The services of psychologists are either paid out of pocket by Canadians or reimbursed to some extent by private, extended health insurance plans typically offered through employment. CPA is committed to seeing this coverage enhanced so that a clinically meaningful amount of effective psychological care is covered through extended health insurance plans. We were very glad to learn that the federal government had decided to double the coverage for psychological services available to their employees as of October 2014 Given the need for these services and the cost of untreated disorders on individuals, families, the workplace and the economy, we would like to see other employers and private insurers take similar steps.

There is lots of evidence that when it comes to severe and persistent health conditions, effective services and supports are about management and about the collaboration of a team of health providers and caregivers. Psychologists have a lot to offer health care teams and CPA wants to support their contributions. This is more challenging to do when the work of psychologists often takes place outside of the publicly-funded health care system.

The needs of Canadians when it comes to their mental health are significant. Psychologists help to address these needs through research into the causes of mental health and mental illness as well as into the effectiveness of interventions used to treat mental illness.
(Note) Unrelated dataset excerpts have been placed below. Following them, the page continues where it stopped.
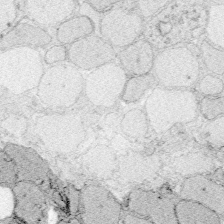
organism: Zebrafish
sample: Whole-Brain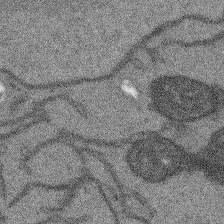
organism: Arabidopsis thaliana
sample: Root tip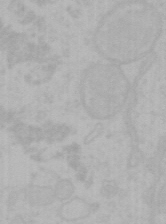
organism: Mouse
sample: Choroid plexus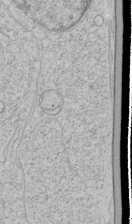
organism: Human
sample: Mitochondria in HCT116 cells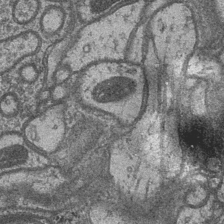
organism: Drosophila
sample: Optic medulla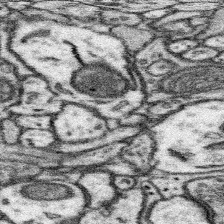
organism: Mouse
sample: Somatosensory cortex neuropil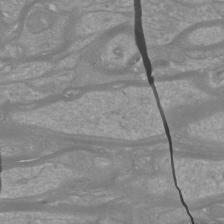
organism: Mouse
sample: Cortical neurons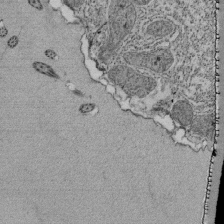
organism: Tetrahymena
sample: Cilia in tetrahymena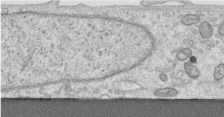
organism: Human
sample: Centriole in RPE cells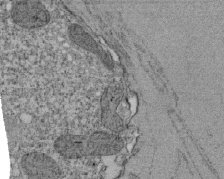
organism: Tetrahymena
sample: Cilia in tetrahymena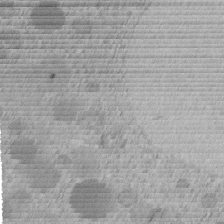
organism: C. elegans
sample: C. elegans embryo early stage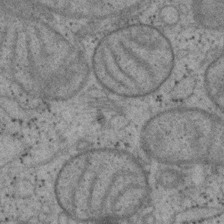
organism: Human
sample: HeLa cells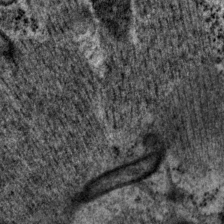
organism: P. pacificus
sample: Pharynx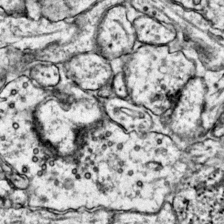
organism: Mouse
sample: Primary visual cortex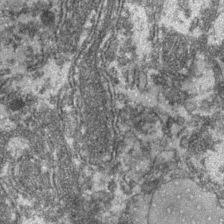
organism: Zebrafish
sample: Zebrafish embryo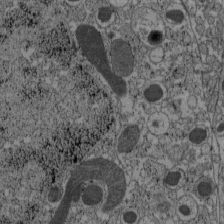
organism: C57BL Mouse
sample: Pancreatic islet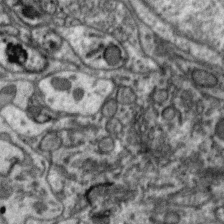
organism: Zebra finch
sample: Brain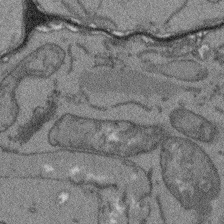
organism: Arabidopsis thaliana
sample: Root tip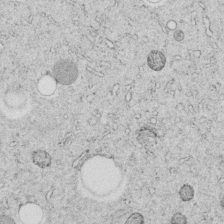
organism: C. elegans
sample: C. elegans embryo early stage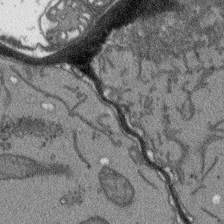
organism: Arabidopsis thaliana
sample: Root tip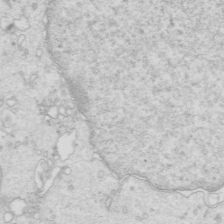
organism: Mouse
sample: Multiciliated cells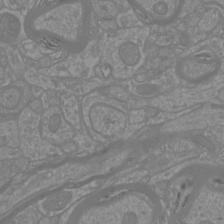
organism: Mouse
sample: Cortical neurons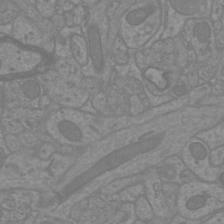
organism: Mouse
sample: Cortical neurons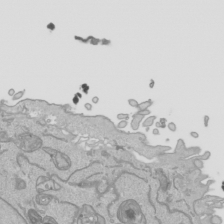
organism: Human
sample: Mitochondria in HCT116 cells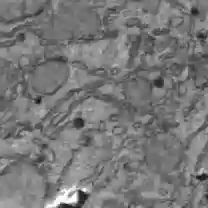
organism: C57BL Mouse
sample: Liver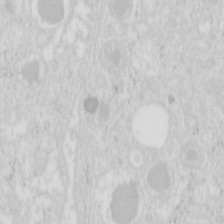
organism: Mouse
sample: Pancreas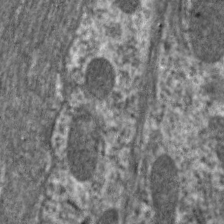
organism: C. elegans
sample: Pharynx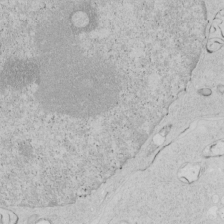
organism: Human
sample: Mitochondria in HCT116 cells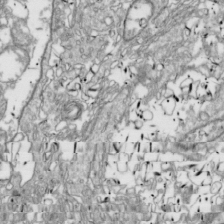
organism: Drosophila
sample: Cell division; meiosis; drosophila spermatocytes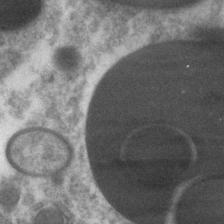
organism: Zebrafish
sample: Zebrafish embryo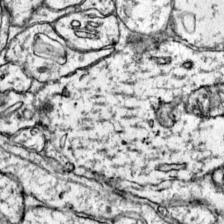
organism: Mouse
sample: Primary visual cortex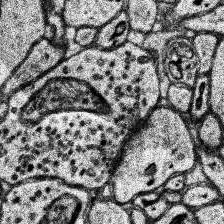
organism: Human
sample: Temporal Lobe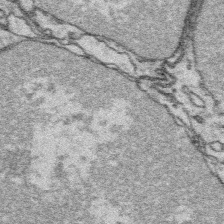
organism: Platynereis dumerilii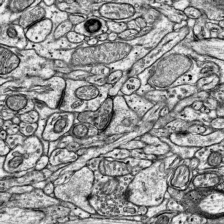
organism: Mouse
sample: Visual Cortex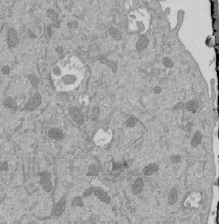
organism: Mouse
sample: ED-1 cell nuclei; centrioles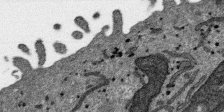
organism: Human
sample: Lung epithelial cells, uninfected (mock) control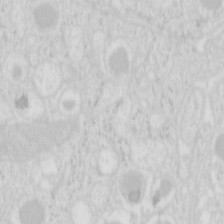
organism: Mouse
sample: Pancreas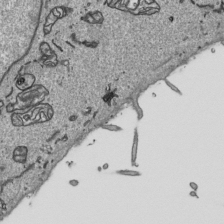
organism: Human
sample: Mitochondria in HCT116 cells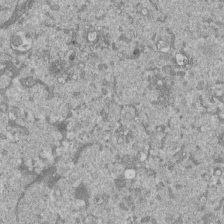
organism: Mouse
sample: ED-1 cell nuclei; centrioles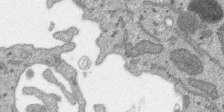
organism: Human
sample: Lung epithelial cells infected with SARS-CoV-2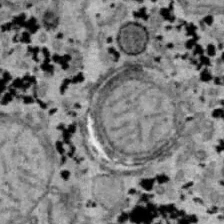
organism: Mouse
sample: Liver from an obese (ob/ob) mouse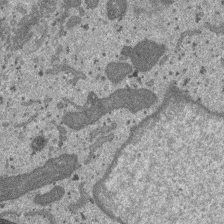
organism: Human
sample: Lung epithelial cells infected with SARS-CoV-2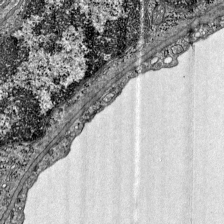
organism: Mouse
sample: Visual Cortex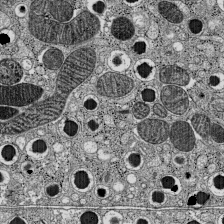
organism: C57BL Mouse
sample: Pancreatic islet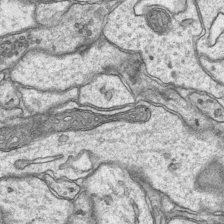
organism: Mouse
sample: CA1 Hippocampus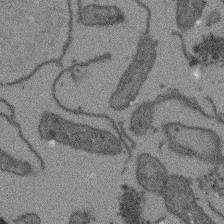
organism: Arabidopsis thaliana
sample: Root tip

They also help through professional practice -- working collaboratively with people who come to them for care and using evidence-based psychological interventions and treatments. When it comes to mental illness, or to many kinds of illness for that matter, effective treatment requires collaboration, as well as a combination of services and supports. Collaboration means different kinds of health providers working together with patients and families to help people recover from or manage illness. CPA is committed to that collaboration and to the innovations in health care delivery that can support people getting care that works.